Problem statement. No pictures belong in the copy. Set down exactly the lines from the one that contains "Naumburg, Markt 11" through the end of the data.
***** The data *****
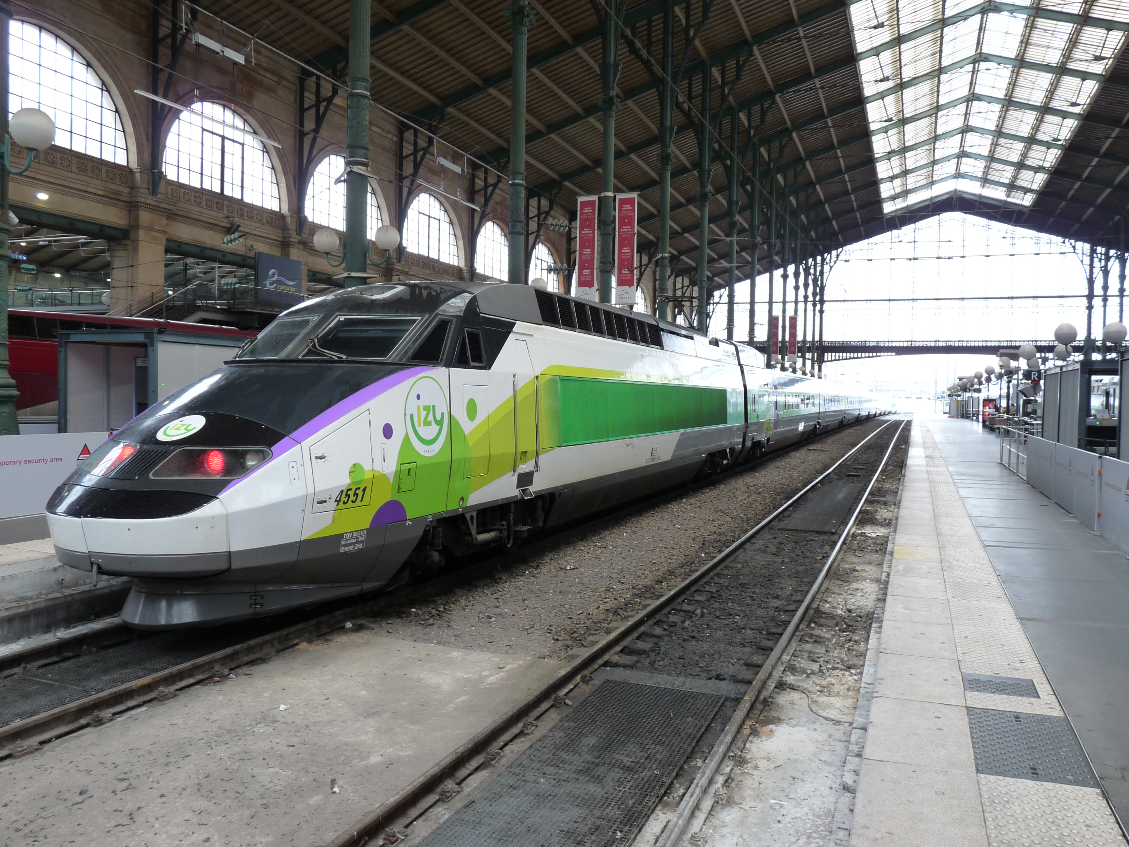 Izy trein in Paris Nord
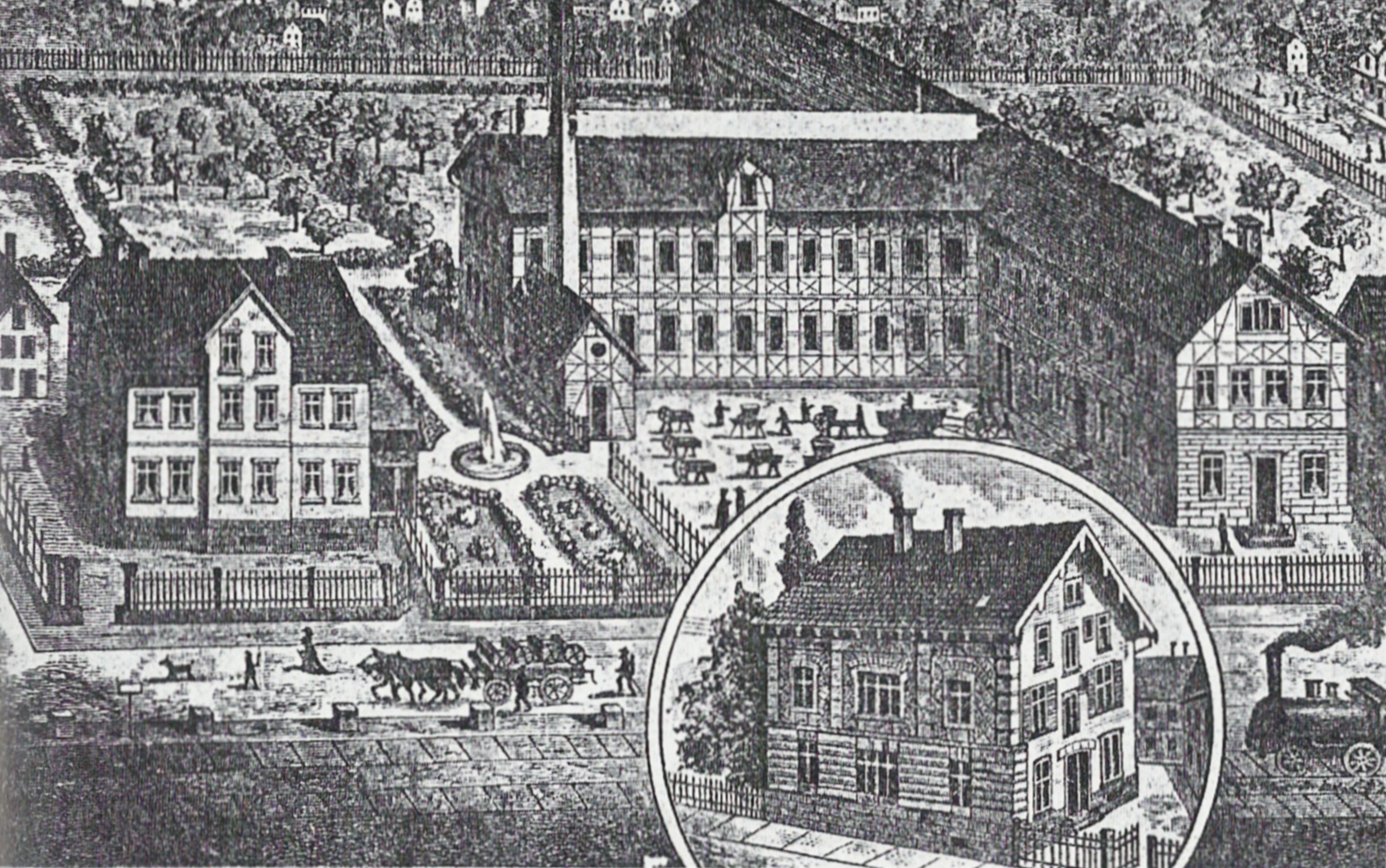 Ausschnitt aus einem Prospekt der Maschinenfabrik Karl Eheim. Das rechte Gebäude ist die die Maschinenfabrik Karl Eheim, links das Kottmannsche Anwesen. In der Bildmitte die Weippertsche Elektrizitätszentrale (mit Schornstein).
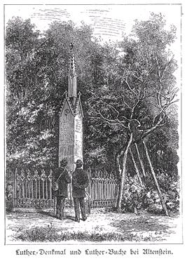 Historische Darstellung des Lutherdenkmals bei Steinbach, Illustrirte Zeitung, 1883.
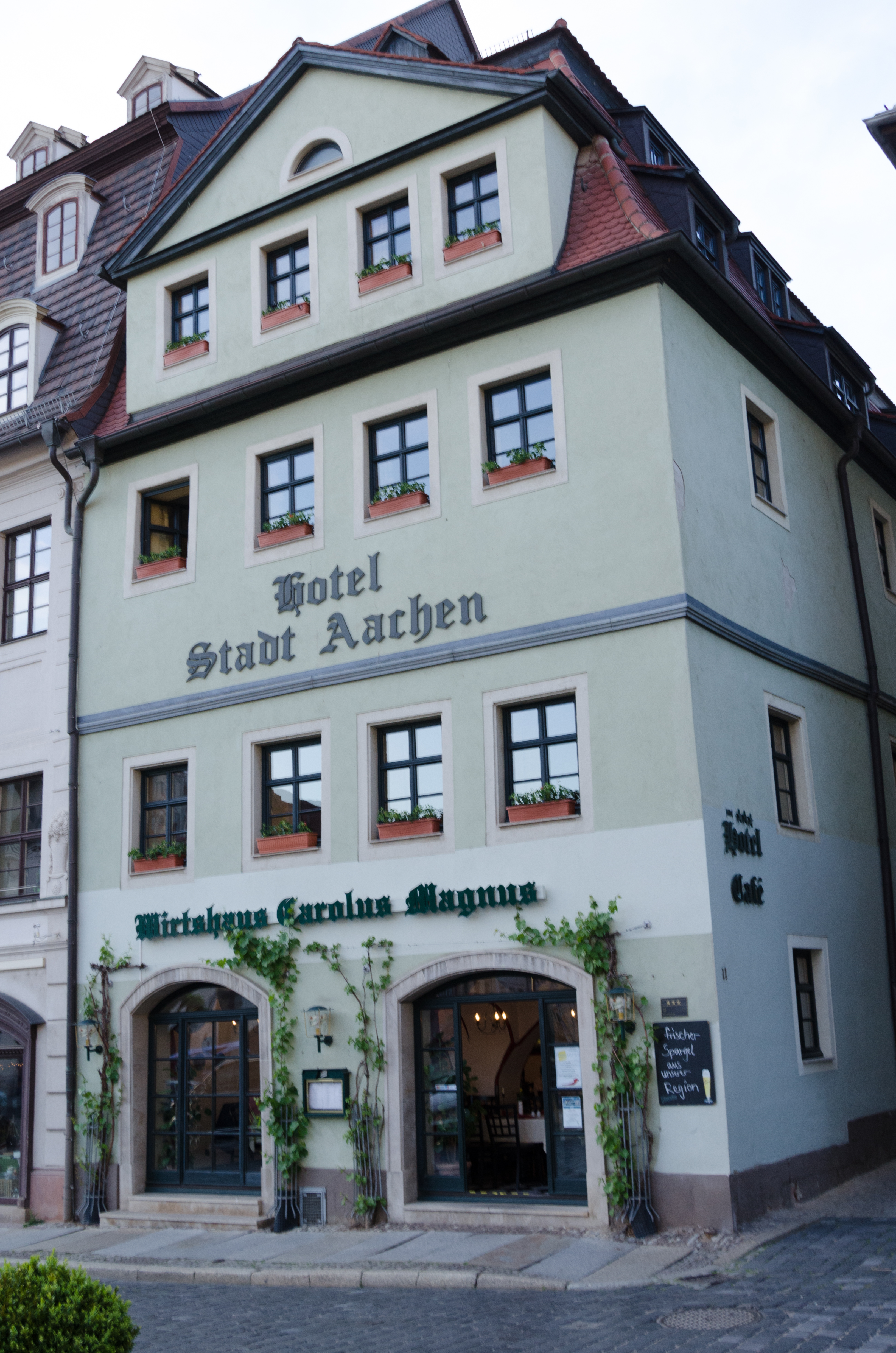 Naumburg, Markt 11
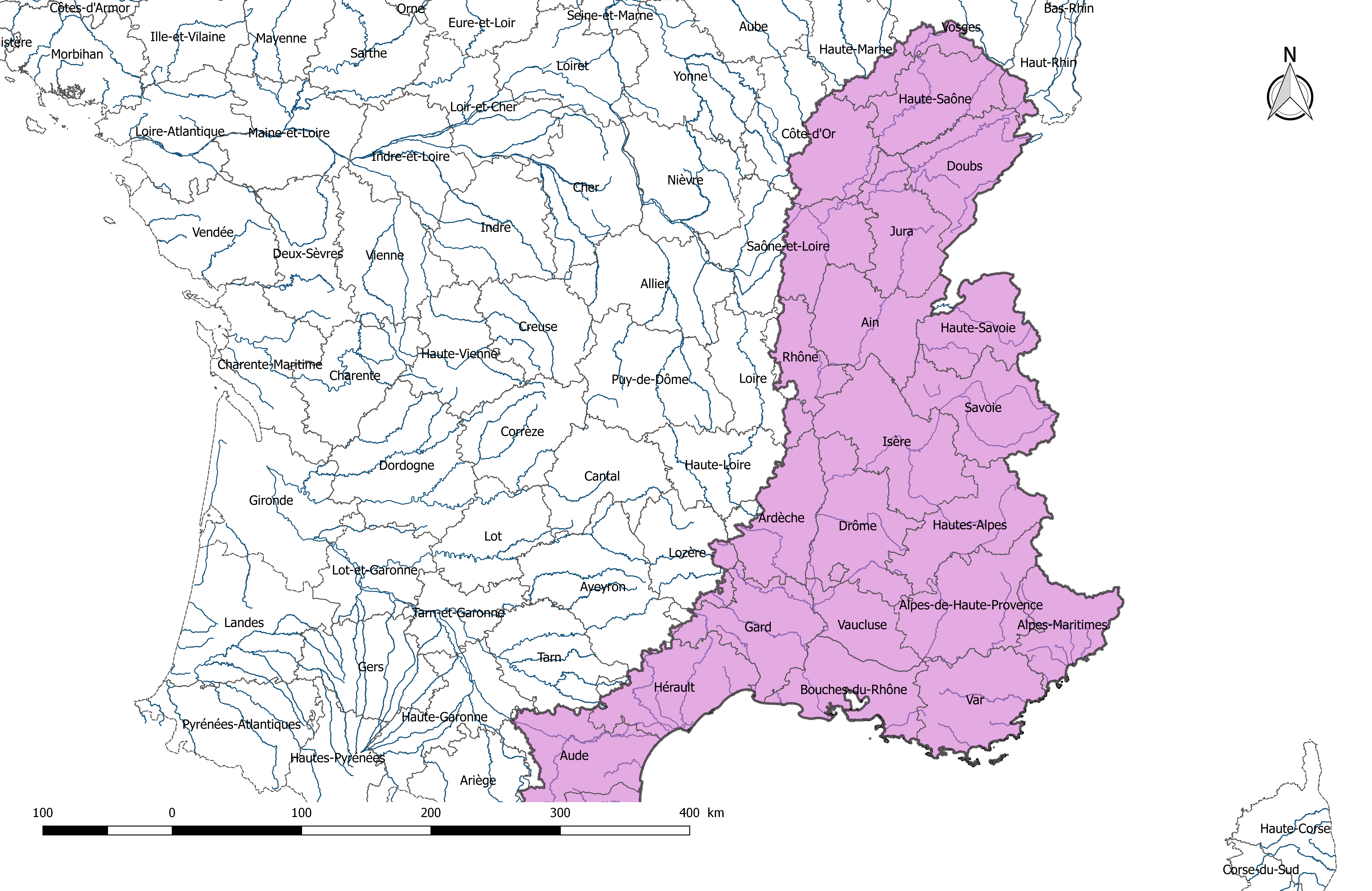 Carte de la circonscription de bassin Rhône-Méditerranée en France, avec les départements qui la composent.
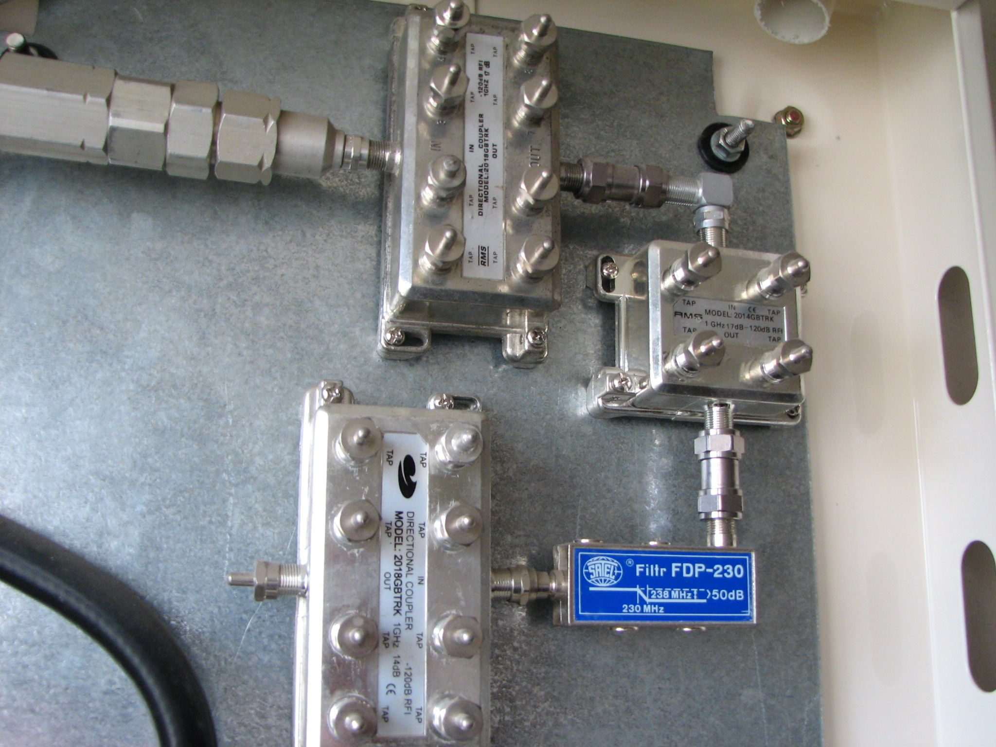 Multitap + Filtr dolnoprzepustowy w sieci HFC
*****
Answer.
 Naumburg, Markt 11
 Carte de la circonscription de bassin Rhône-Méditerranée en France, avec les départements qui la composent.
 Multitap + Filtr dolnoprzepustowy w sieci HFC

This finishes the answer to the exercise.